Cancer Research UK scientists have found the first biological receptor that alerts the immune system to ‘dangerous’ or abnormal cell death, according to research published in Nature* today (Sunday).

Cell death is a normal process and essential for keeping tissue healthy. But sometimes cells undergo an abnormal form of death – called necrosis – in response to a trauma or injury.

It has long been suspected that sensing this type of cell death could kick-start an immune response because an injury could be accompanied by an infection.

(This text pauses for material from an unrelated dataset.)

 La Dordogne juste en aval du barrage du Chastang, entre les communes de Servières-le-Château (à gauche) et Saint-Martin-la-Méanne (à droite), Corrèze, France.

But, until now, a receptor with this function had not been found.

The discovery of a ‘danger receptor’ could improve our understanding of how immune cells work and help cancer drug discovery.

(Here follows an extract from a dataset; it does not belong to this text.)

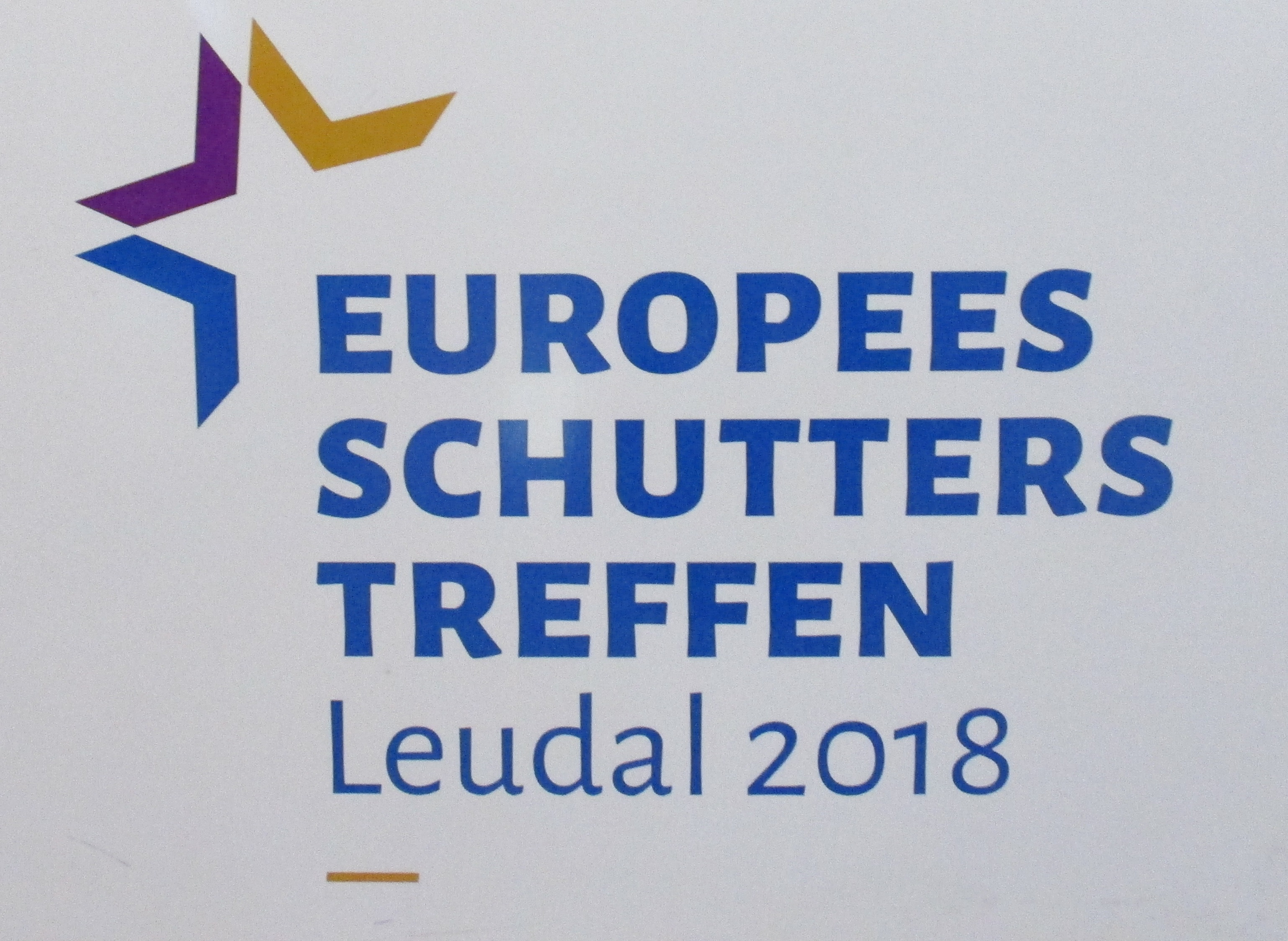 Logo van het Europees Schutterstreffen in Neer, Leudal.

In addition to infections, some tumours could trigger this type of immune reaction, because tumours often have clusters of cells undergoing abnormal cell death at their core as they feed off a limited blood supply. This immune reaction helps the body fight cancer cells.

Dr Caetano Reis e Sousa, lead author based at Cancer Research UK’s London Research Institute, said: “After a 15 year hunt, we’ve identified the first ‘danger receptor’ – one which senses abnormal cell death and then triggers an immune response.

“The detection of ‘danger’ could explain some situations when a tumour triggers an immune reaction against itself.”

The receptor, called DNGR-1, is found on dendritic cells. Dendritic cells are messengers that instruct other immune cells – known as T cells – to attack foreign invaders.

Dr Lesley Walker, Cancer Research UK’s director of cancer information, said: “The concept of using the body’s immune system to fight cancer has been around for decades, but advances in recent years have made this field of research a very exciting one.

“The results of this study are really important scientifically and a step towards understanding how to manipulate the immune system to treat cancer in the future.”


For media enquiries please contact the Cancer Research UK press office on 020 7061 8300 or, out-of-hours, the duty press officer on 07050 264 059.


Listen to an interview with Dr Caetano Reis e Sousa:

* Identification of a dendritic cell receptor that couples sensing of necrosis to immunity. Sancho et al. Nature. doi:10.1038/nature07750.

About cancer vaccines

DNGR-1 was discovered by Dr Reis e Sousa’s research group in 2008 as a receptor specific to dendritic cells and an important new target for cancer vaccines.

There are two main types of cancer vaccines – vaccines to prevent cancer and vaccines to treat cancer. Dendritic cells vaccines treat cancer. Vaccine therapy is one of the most exciting areas of cancer research, but is at a very early stage. To date, only a very small number of people have benefited from vaccines. So far, most vaccine therapy research has been as a treatment for melanoma. This is partly because of the lack of successful treatments for advanced melanoma.